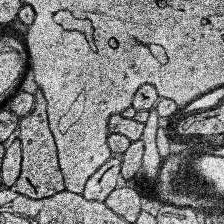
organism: Human
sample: Temporal Lobe
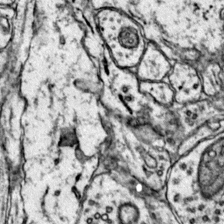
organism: Mouse
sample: Primary visual cortex
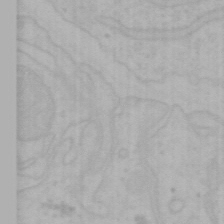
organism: Mouse
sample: Choroid plexus
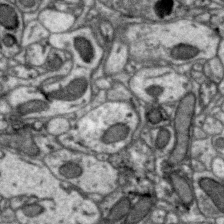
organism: Zebra finch
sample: Brain
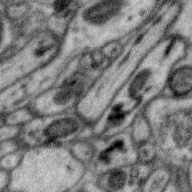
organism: Zebra finch
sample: Brain
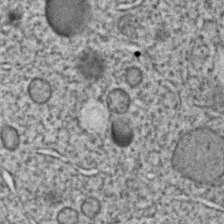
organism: C. elegans
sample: C. elegans embryo
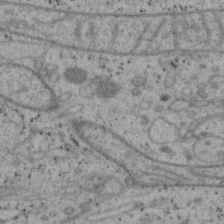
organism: Human
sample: HeLa cells
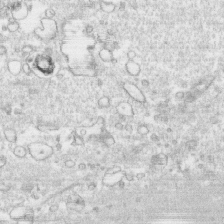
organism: Human
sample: CRL-1474
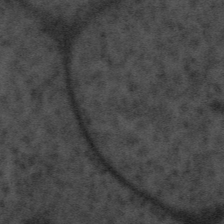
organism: Tuwongella immobilis
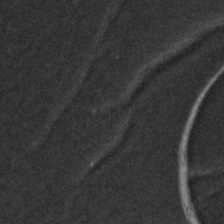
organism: Zebrafish
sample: Zebrafish embryo
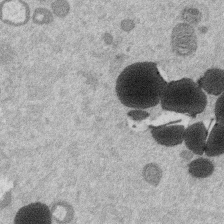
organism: Mouse
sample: Dividing mouse embryo 1 cell stage
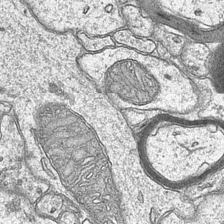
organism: Mouse
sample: CA1 Hippocampus
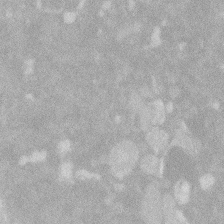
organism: Zebrafish
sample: Macrophage
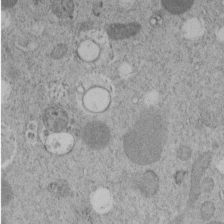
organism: C. elegans
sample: C. elegans embryo early stage
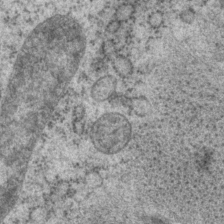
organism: P. pacificus
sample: Pharynx
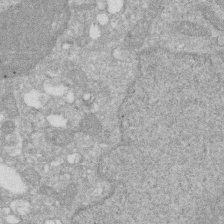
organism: Human
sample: HIV infected U937 cells
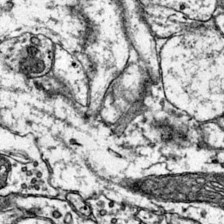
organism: Mouse
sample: Primary visual cortex
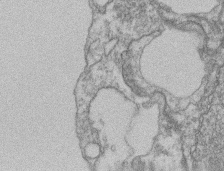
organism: Mouse
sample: T cell stromal cell synapse
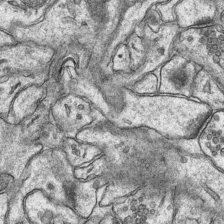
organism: Mouse
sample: CA1 Hippocampus
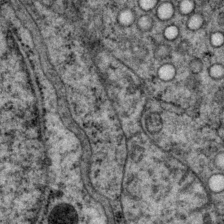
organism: P. pacificus
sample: Pharynx
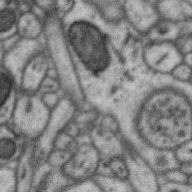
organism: Zebra finch
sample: Brain
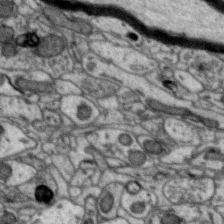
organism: Zebra finch
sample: Brain
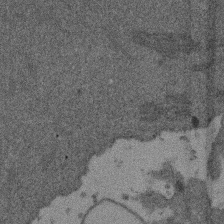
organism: Mouse
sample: Dividing mouse embryo 1 cell stage
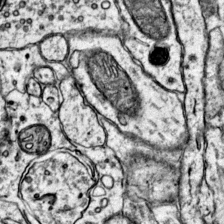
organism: Mouse
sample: Primary visual cortex
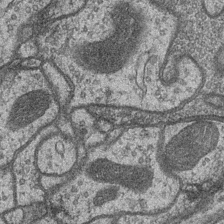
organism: Drosophila
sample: Optic medulla
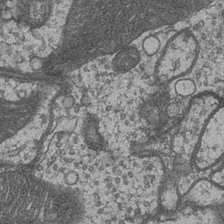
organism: Drosophila
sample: Optic medulla
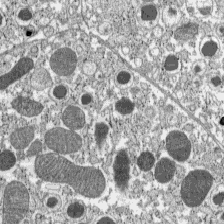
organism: C57BL Mouse
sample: Pancreatic islet
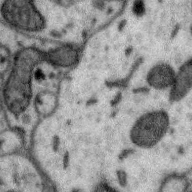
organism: Zebra finch
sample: Brain
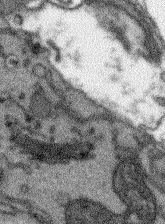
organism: Arabidopsis thaliana
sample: Root tip
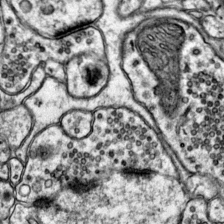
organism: Mouse
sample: Primary visual cortex
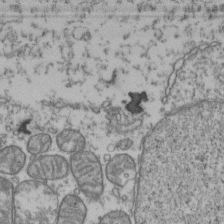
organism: Human
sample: Activated Jurkat CD4+ T cells
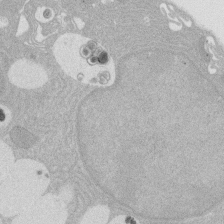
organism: Rat
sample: Salivary granule
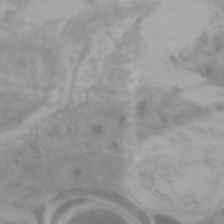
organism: Zebrafish
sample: Zebrafish embryo
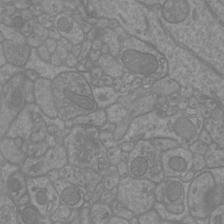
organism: Mouse
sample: Cortical neurons
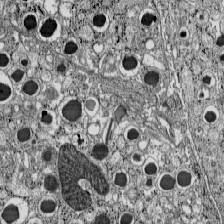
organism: C57BL Mouse
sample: Pancreatic islet
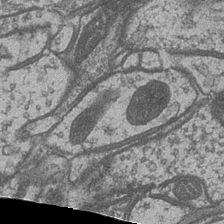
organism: Drosophila
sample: Optic medulla
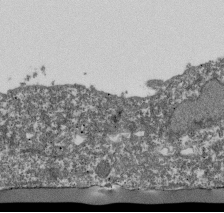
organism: Dictyostelium discoideum
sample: Dictyostelium multivesicular bodies
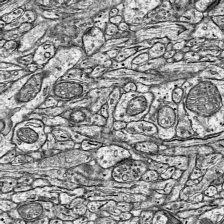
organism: Mouse
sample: Visual Cortex
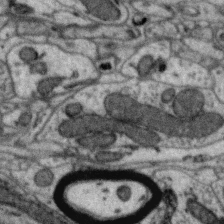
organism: Zebra finch
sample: Brain
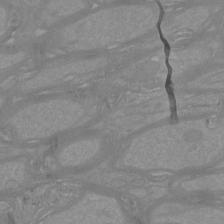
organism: Mouse
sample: Cortical neurons
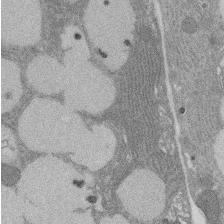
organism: Rat
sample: Salivary granule
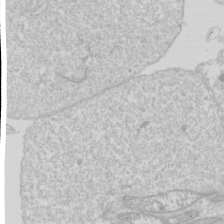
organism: Drosophila
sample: Cell division; meiosis; drosophila spermatocytes
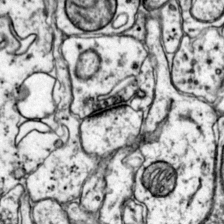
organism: Mouse
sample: Primary visual cortex
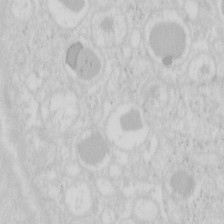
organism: Mouse
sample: Pancreas
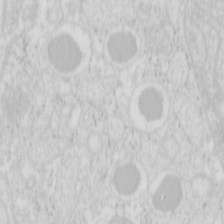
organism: Mouse
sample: Pancreas
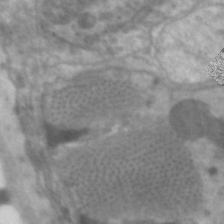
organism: C. elegans
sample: Pharynx
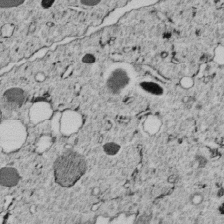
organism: C. elegans
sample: C. elegans embryo early stage
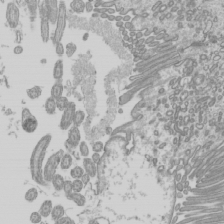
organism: Mouse
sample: Cilia; mouse epididymis
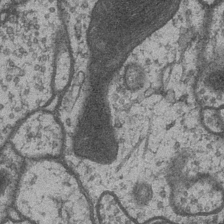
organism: Drosophila
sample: Optic medulla
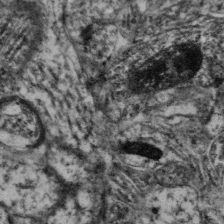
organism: Mouse
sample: Neocortex
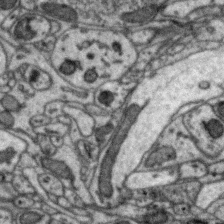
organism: Zebra finch
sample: Brain
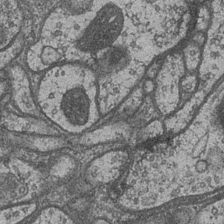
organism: Drosophila
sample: Optic medulla
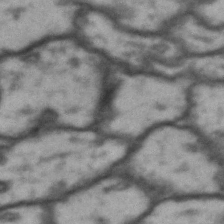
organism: Drosophila
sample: Brain
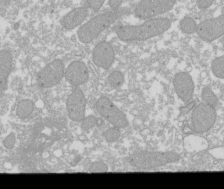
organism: Xenopus
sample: Cilia; centrioles in frog embryo cells
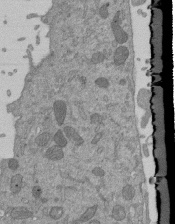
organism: Mouse
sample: ED-1 cell nuclei; centrioles
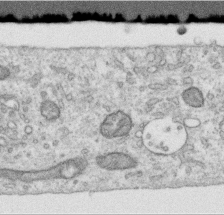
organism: Human
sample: Centriole in RPE cells
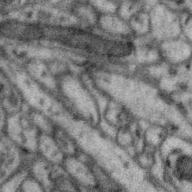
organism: Zebra finch
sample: Brain
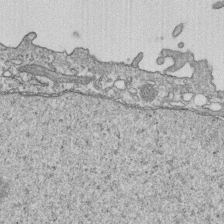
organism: Human
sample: HeLa cell HIV synapse
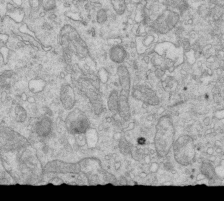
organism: Mouse
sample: Multiciliated cells
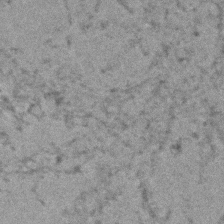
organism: Human
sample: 1205lu cells
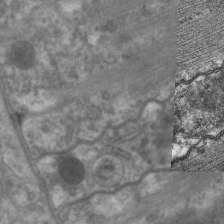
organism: C. elegans
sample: Pharynx
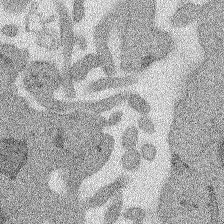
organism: Human
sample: HeLa cells
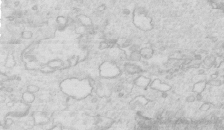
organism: Mouse
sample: Multiciliated cells
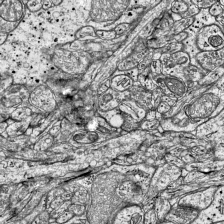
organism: Mouse
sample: Visual Cortex
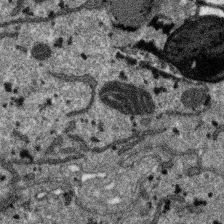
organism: Human
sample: Lung epithelial cells infected with SARS-CoV-2
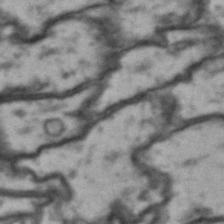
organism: Drosophila
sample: Brain
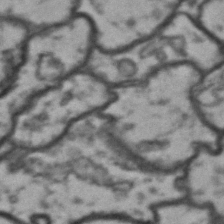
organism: Drosophila
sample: Brain
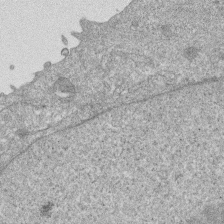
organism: Human
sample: HeLa cell HIV synapse
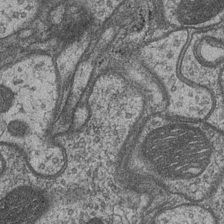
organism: Drosophila
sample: Optic medulla
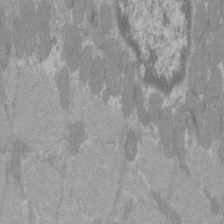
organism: C57BL Mouse
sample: Tibialis anterior muscle cell
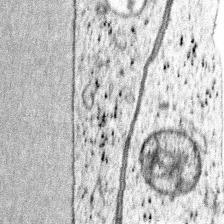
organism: Human
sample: HeLa cells
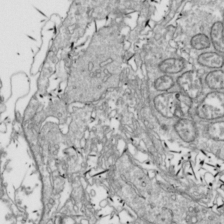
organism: Drosophila
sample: Cell division; meiosis; drosophila spermatocytes
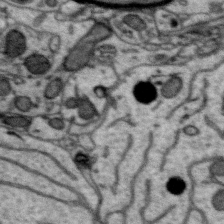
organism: Zebra finch
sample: Brain
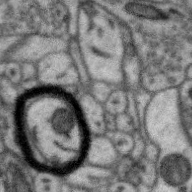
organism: Zebra finch
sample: Brain
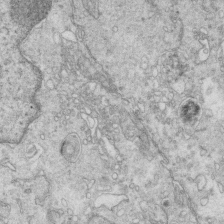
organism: Mouse
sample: Multiciliated cells
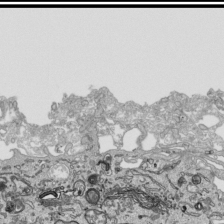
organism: Human
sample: Mitochondria in HCT116 cells
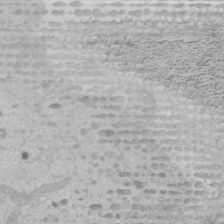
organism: Human
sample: Mitochondria in U2OS cells
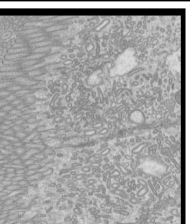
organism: Mouse
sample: Cilia; mouse epididymis
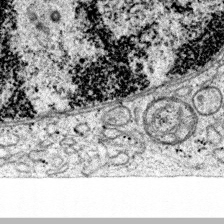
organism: Human
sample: HeLa cells
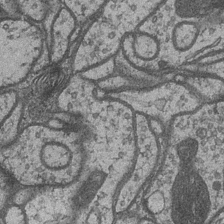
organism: Drosophila
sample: Optic medulla
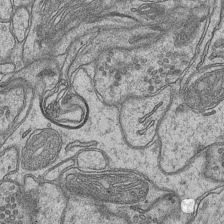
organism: Mouse
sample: CA1 Hippocampus
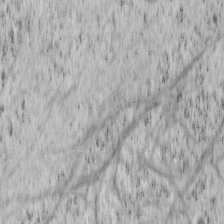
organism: Human
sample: HeLa cells
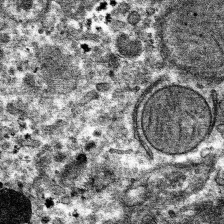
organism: Mouse
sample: Mouse hepatocytes
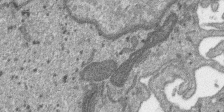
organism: Human
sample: Lung epithelial cells infected with SARS-CoV-2
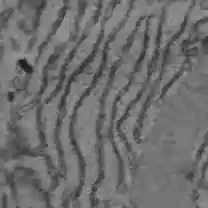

**Exercise requirements:**
An exact copy of the listing is needed, minus its pictures.

**Finished task:**
organism: Human
sample: Temporal Lobe
organism: Mouse
sample: Primary visual cortex
organism: Mouse
sample: Choroid plexus
organism: Zebra finch
sample: Brain
organism: Zebra finch
sample: Brain
organism: C. elegans
sample: C. elegans embryo
organism: Human
sample: HeLa cells
organism: Human
sample: CRL-1474
organism: Tuwongella immobilis
organism: Zebrafish
sample: Zebrafish embryo
organism: Mouse
sample: Dividing mouse embryo 1 cell stage
organism: Mouse
sample: CA1 Hippocampus
organism: Zebrafish
sample: Macrophage
organism: C. elegans
sample: C. elegans embryo early stage
organism: P. pacificus
sample: Pharynx
organism: Human
sample: HIV infected U937 cells
organism: Mouse
sample: Primary visual cortex
organism: Mouse
sample: T cell stromal cell synapse
organism: Mouse
sample: CA1 Hippocampus
organism: P. pacificus
sample: Pharynx
organism: Zebra finch
sample: Brain
organism: Zebra finch
sample: Brain
organism: Mouse
sample: Dividing mouse embryo 1 cell stage
organism: Mouse
sample: Primary visual cortex
organism: Drosophila
sample: Optic medulla
organism: Drosophila
sample: Optic medulla
organism: C57BL Mouse
sample: Pancreatic islet
organism: Zebra finch
sample: Brain
organism: Arabidopsis thaliana
sample: Root tip
organism: Mouse
sample: Primary visual cortex
organism: Human
sample: Activated Jurkat CD4+ T cells
organism: Rat
sample: Salivary granule
organism: Zebrafish
sample: Zebrafish embryo
organism: Mouse
sample: Cortical neurons
organism: C57BL Mouse
sample: Pancreatic islet
organism: Drosophila
sample: Optic medulla
organism: Dictyostelium discoideum
sample: Dictyostelium multivesicular bodies
organism: Mouse
sample: Visual Cortex
organism: Zebra finch
sample: Brain
organism: Mouse
sample: Cortical neurons
organism: Rat
sample: Salivary granule
organism: Drosophila
sample: Cell division; meiosis; drosophila spermatocytes
organism: Mouse
sample: Primary visual cortex
organism: Mouse
sample: Pancreas
organism: Mouse
sample: Pancreas
organism: C. elegans
sample: Pharynx
organism: C. elegans
sample: C. elegans embryo early stage
organism: Mouse
sample: Cilia; mouse epididymis
organism: Drosophila
sample: Optic medulla
organism: Mouse
sample: Neocortex
organism: Zebra finch
sample: Brain
organism: Drosophila
sample: Optic medulla
organism: Drosophila
sample: Brain
organism: Xenopus
sample: Cilia; centrioles in frog embryo cells
organism: Mouse
sample: ED-1 cell nuclei; centrioles
organism: Human
sample: Centriole in RPE cells
organism: Zebra finch
sample: Brain
organism: Human
sample: HeLa cell HIV synapse
organism: Mouse
sample: Multiciliated cells
organism: Human
sample: 1205lu cells
organism: C. elegans
sample: Pharynx
organism: Human
sample: HeLa cells
organism: Mouse
sample: Multiciliated cells
organism: Mouse
sample: Visual Cortex
organism: Human
sample: Lung epithelial cells infected with SARS-CoV-2
organism: Drosophila
sample: Brain
organism: Drosophila
sample: Brain
organism: Human
sample: HeLa cell HIV synapse
organism: Drosophila
sample: Optic medulla
organism: C57BL Mouse
sample: Tibialis anterior muscle cell
organism: Human
sample: HeLa cells
organism: Drosophila
sample: Cell division; meiosis; drosophila spermatocytes
organism: Zebra finch
sample: Brain
organism: Zebra finch
sample: Brain
organism: Mouse
sample: Multiciliated cells
organism: Human
sample: Mitochondria in HCT116 cells
organism: Human
sample: Mitochondria in U2OS cells
organism: Mouse
sample: Cilia; mouse epididymis
organism: Human
sample: HeLa cells
organism: Drosophila
sample: Optic medulla
organism: Mouse
sample: CA1 Hippocampus
organism: Human
sample: HeLa cells
organism: Mouse
sample: Mouse hepatocytes
organism: Human
sample: Lung epithelial cells infected with SARS-CoV-2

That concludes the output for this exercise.